Anche in questa sessione la plenaria del Parlamento Europeo ha affrontato questioni legate al rispetto dei diritti fondamentali. In primo piano soprattutto la risoluzione che fa il punto sull’attuazione della direttiva 2011/36/UE per la prevenzione e la repressione della tratta di esseri umani e la protezione delle vittime. “La tratta di esseri umani rappresenta una delle più gravi violazioni dei diritti fondamentali, la negazione stessa della dignità della persona – ha sottolineato Caterina Chinnici nella spiegazione di voto – e questo fenomeno criminale, spesso riconducibile alla criminalità organizzata, colpisce soprattutto i soggetti più vulnerabili: circa un quarto delle vittime è infatti rappresentato da bambini, mentre quasi tre quarti sono donne e ragazze, prevalentemente oggetto di sfruttamento sessuale.
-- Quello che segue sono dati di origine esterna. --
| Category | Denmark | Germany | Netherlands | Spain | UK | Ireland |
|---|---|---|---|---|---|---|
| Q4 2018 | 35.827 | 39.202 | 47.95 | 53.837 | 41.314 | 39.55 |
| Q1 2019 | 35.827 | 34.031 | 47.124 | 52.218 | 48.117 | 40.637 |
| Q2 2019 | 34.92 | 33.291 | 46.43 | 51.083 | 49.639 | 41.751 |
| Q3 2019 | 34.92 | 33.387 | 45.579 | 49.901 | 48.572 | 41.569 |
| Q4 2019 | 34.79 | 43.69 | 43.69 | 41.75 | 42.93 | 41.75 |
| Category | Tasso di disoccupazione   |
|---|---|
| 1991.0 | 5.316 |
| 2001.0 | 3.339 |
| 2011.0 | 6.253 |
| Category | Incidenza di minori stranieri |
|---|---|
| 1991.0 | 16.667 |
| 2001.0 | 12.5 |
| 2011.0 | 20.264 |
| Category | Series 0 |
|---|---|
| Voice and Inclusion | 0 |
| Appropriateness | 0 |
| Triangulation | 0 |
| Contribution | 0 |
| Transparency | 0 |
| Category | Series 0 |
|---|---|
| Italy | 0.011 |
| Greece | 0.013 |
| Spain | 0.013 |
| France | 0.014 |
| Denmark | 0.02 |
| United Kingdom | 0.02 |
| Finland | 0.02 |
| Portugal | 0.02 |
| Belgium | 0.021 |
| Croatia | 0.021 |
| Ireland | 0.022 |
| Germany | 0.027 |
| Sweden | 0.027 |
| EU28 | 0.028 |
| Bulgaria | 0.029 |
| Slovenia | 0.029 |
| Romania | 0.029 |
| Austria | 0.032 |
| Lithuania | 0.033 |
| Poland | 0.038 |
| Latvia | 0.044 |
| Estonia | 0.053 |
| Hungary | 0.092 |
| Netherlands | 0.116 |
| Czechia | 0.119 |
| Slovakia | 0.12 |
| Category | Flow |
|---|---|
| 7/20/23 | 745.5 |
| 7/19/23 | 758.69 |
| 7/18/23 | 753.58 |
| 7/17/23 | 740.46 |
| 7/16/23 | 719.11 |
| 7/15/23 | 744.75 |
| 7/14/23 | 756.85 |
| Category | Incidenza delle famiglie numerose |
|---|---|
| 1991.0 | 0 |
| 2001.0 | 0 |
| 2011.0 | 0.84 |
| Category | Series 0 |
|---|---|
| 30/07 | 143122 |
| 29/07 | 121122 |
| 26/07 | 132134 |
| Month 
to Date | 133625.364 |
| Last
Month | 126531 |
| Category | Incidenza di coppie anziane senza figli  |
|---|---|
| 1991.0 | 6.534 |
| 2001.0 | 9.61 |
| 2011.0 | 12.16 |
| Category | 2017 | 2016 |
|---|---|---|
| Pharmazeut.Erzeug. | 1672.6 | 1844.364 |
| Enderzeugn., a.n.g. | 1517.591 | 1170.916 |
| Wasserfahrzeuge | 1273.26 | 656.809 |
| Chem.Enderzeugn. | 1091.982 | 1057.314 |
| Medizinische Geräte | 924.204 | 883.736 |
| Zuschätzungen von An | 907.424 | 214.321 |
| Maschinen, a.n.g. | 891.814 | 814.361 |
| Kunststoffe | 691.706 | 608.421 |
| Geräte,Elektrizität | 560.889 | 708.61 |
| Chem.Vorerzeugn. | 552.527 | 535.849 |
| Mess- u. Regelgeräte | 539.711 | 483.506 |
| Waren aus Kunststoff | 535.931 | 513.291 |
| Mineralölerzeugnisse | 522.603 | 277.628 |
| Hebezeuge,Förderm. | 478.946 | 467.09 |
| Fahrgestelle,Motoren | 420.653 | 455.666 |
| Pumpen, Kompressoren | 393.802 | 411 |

Il numero di vittime accertate è in costante aumento e, secondo Europol, potrebbe ulteriormente crescere a causa della pandemia. L’attuazione della direttiva anti-tratta non è stata del tutto soddisfacente. Occorre quindi rafforzare le misure per la prevenzione, la lotta e il perseguimento di tutte le forme di tratta, con risorse adeguate ma anche con l’uso delle tecnologie digitali, e vanno migliorate l’individuazione e l’identificazione delle vittime, assicurando loro l’accesso incondizionato ed effettivo ad assistenza e protezione”.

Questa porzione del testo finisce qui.